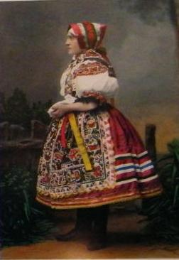 Charváti ženský kroj
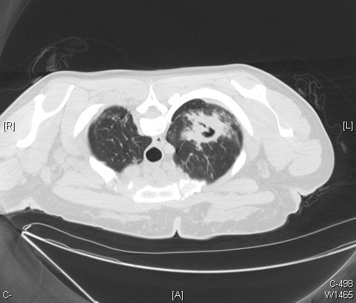 Cavitary tuberculosis - CT scan
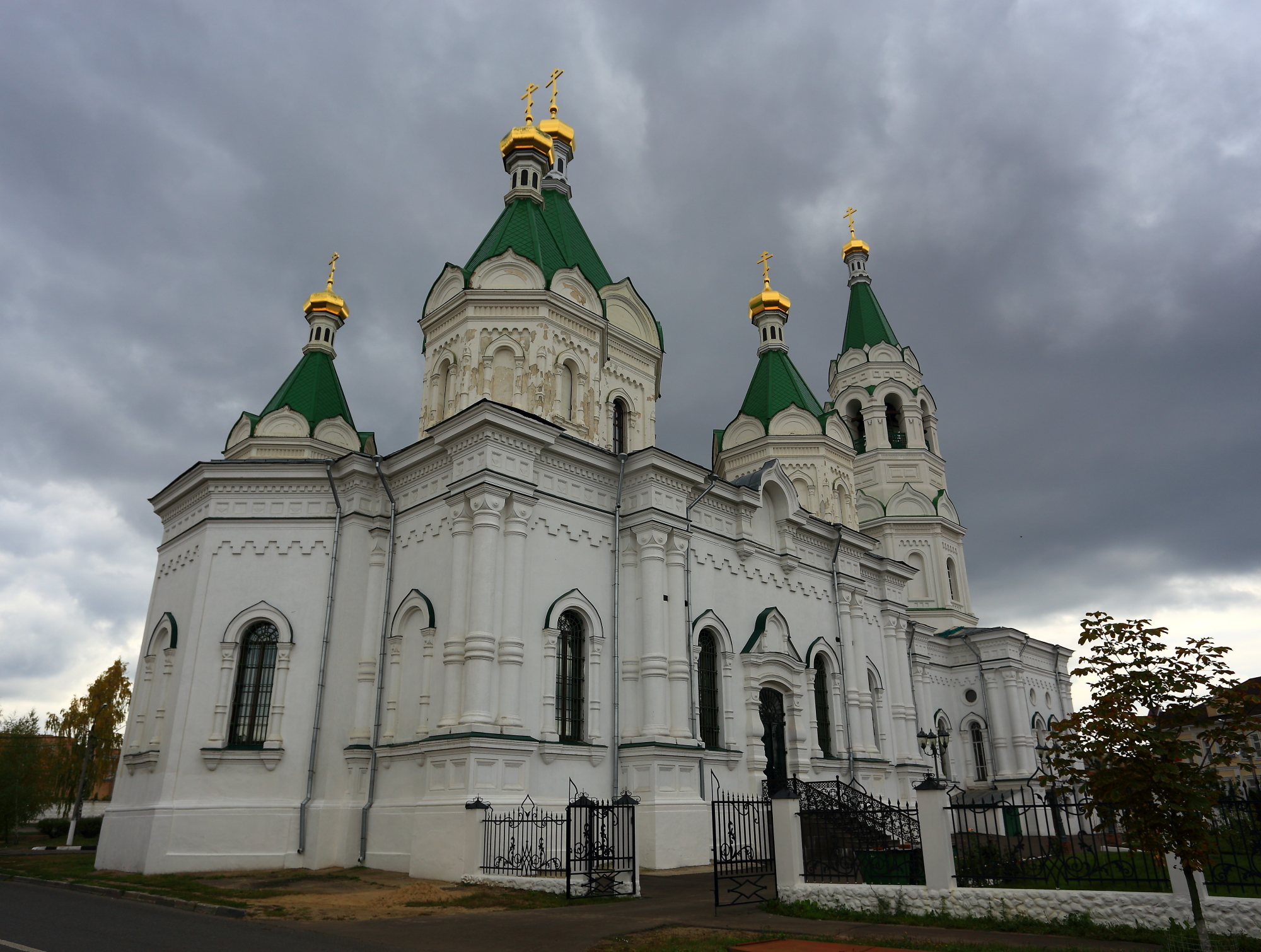 Собор Александра Невского (Москва и Московская область, Егорьевск, площадь Александра Невского, 1)

━━━━

* [EXERCISE]: The copy should hold exactly the lines from the line containing "Cavitary tuberculosis - CT scan" through the end of the data, both ends included, and no pictures.

* [REPLY]:
 Cavitary tuberculosis - CT scan
 Собор Александра Невского (Москва и Московская область, Егорьевск, площадь Александра Невского, 1)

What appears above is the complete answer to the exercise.